Symptoms can be mild or severe
Although some infected people have no symptoms (PDF) or very mild ones, others experience severe headaches and stiffness of the neck, tingling or pain in the skin or extremities, low-grade fever, nausea and vomiting, Okubo said. Sometimes, people have a temporary paralysis of the face and sensitivity to light. This infection can also cause a rare type of meningitis.
The illness usually lasts between two weeks and two months, and on average, the incubation period is one to three weeks. However, an infection can incubate in only a single day or in six weeks. People do not become contagious, so they cannot transmit the infection to someone else.
Walden believes the parasite is “more widespread than we know.”
“The increasing number of reports may be from geographic expansion of the parasite or increased awareness and education. It is probably a combination of both,” she said. It has historically been a subtropical parasite, so it is “alarming” that it is being found in more temperate climates.
“In Florida, we are finding it in both native and non-native snail species, and some of these snails have geographic ranges that extend well beyond Florida,” Walden said.

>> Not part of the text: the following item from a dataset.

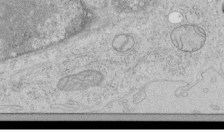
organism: Human
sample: Mitochondria in HCT116 cells

For now, officials in Hawaii are hoping to prevent infections by sharing and updating informational materials with prevention messages.
In the meantime, Park suggests that residents and visitors “inspect and thoroughly wash produce, prevent rats/slugs/snails around gardens.”
But for one pair of newlyweds, knowledge and prevention have come much too late. “Had we known we were walking into this kind of environment,” Manilla said, “we would have had a completely different attitude.”